Privacy: $I(\theta; A^{(\theta, n)}) = 0$ for each $n$ . Hence each database's answer has the same marginal distribution regardless of $\theta$ — its size cannot depend on $\theta$ .

Step 3 — Sun-Jafar's induction

Inductively bound the per-database answer size. Base case $K = 1$ : trivial (the single file is fully downloaded). Induction step $K \to K + 1$ : the privacy constraint forces the answer for $K + 1$ files to contain at least $1/N^K$ of the $(K+1)$ -th file's information, on top of the previous $K$ -file overhead.

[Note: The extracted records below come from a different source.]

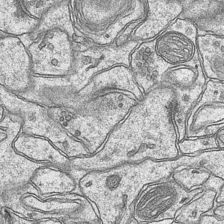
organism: Mouse
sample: CA1 Hippocampus
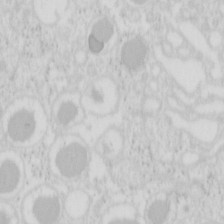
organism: Mouse
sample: Pancreas
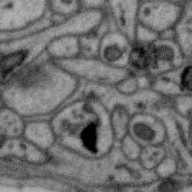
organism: Zebra finch
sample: Brain
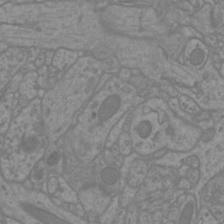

Step 4 — Sum the geometric series

Summing the per-level overheads: $D \geq L \cdot \sum_{i=0}^{K-1} N^{-i}$ . Hence $R \leq (1 + 1/N + \cdots + 1/N^{K-1})^{-1}$ . Achievability matches; capacity established. $\blacksquare$

PIR Capacity in Context

Privacy primitive	Capacity / overhead	Asymptote
Sun-Jafar PIR (this chapter)	$(1 + 1/N + \cdots + 1/N^{K-1})^{-1}$	$\to 1$ as $N \to \infty$
Coded shuffling (Ch. 2 §2.3)	$N(1 - \mu)/(1 + N\mu)$	$\to 0$ as $\mu \to 1$
Bonawitz secure agg. (Ch. 10)	$O(n^2)$ per round	Quadratic
CCESA (Ch. 12)	$O(n\sqrt{n/\log n})$	Sub-quadratic

The Same Cut-Set Recipe

The PIR converse follows the same four-step template as Chapter 2's coded-shuffling converse and Chapter 10's Caire et al. optimality:

Identify the cut (databases vs. user).
Apply an entropy bound (correctness + privacy).
Symmetrize (over $\theta$ ).
Normalize (divide by total download).

The specific entropy quantities differ — coded shuffling uses output-conditional entropy; PIR uses query-independent entropy — but the structure is identical. Mastering the recipe once, in Chapter 2, lets the reader follow later converses much faster.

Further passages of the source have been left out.